One hundred and thirty-two people were feared dead when a Chinese jetliner crashed Monday afternoon in the southern province of Guangxi.
China’s Civil Aviation Administration revealed a China Eastern’s Boeing 737-800, carrying 123 passengers and nine crew members was flying from Kunming to Guangzhou when it went down in the southern province of Guangxi.
The Chinese aviation officials said hundreds of rescuers are now dispatched to work on the wreckage area.
Sources said all on-board the flight could be dead since a huge fire erupted when the plane hit the ground.
Based on the data from flight-tracking website FlightRadar24, the plane lifted off at 1:11 p.m. local time (1:11 a.m. ET), then began plummeting about an hour into the two-hour flight, falling 29,000 feet in just minutes. Local police began receiving calls from witnesses around 2:30 p.m.

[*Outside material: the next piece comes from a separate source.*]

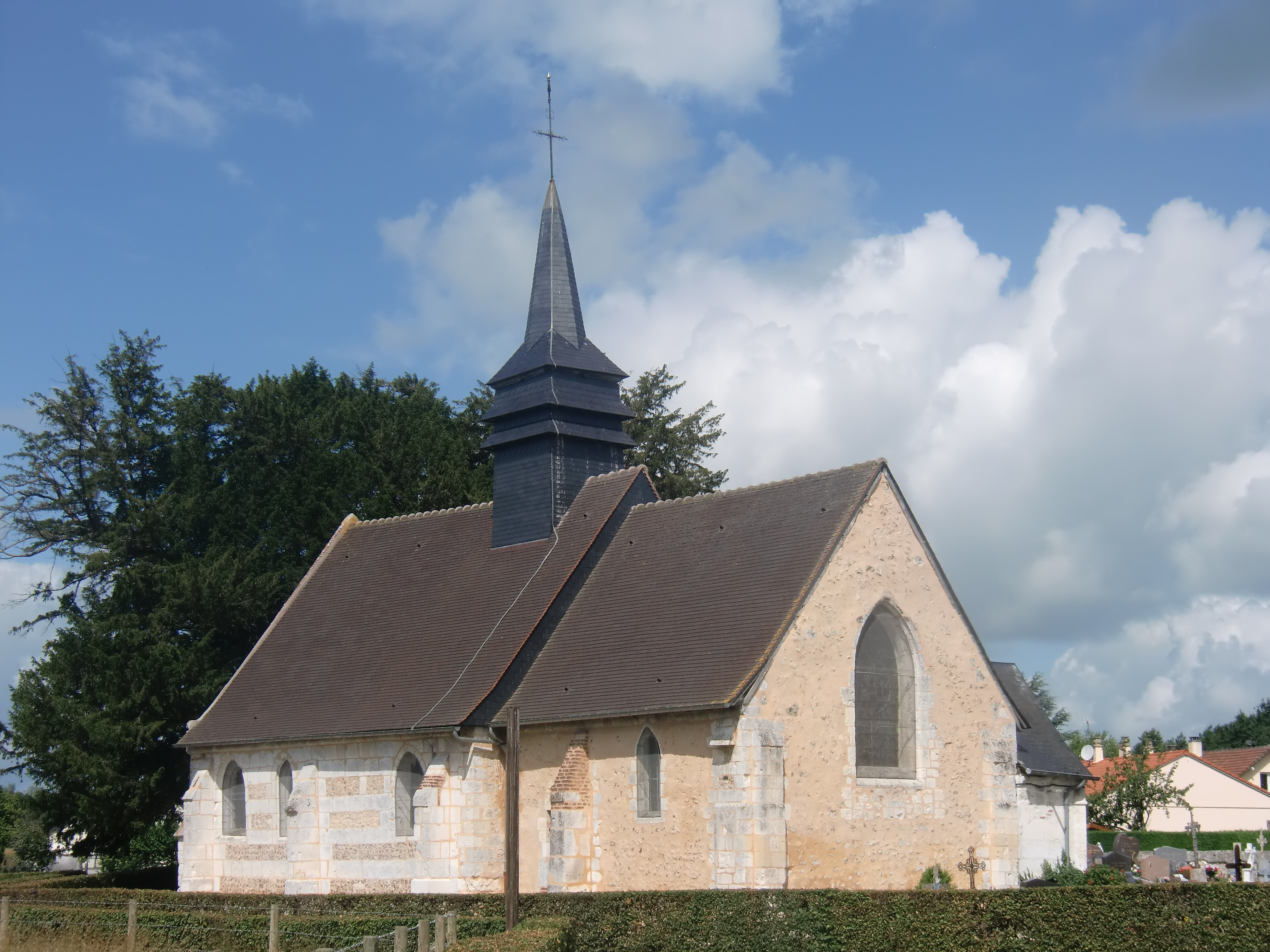 Eglise de Tocqueville (Eure, Normandie, France)

According to reports, China Eastern, headquartered in Shanghai, is one of the three major airlines in China, operates more than 730 planes, and annually flies 130 million passengers to 1,036 destinations in 170 countries and regions.
The aviation experts said the crash is considered the deadliest in years in China.
The airline crash record in China state that the country’s deadliest civilian jetliner crash came in 2010 when a plane crashed in Yichun and killed 44 out of the 96 people aboard.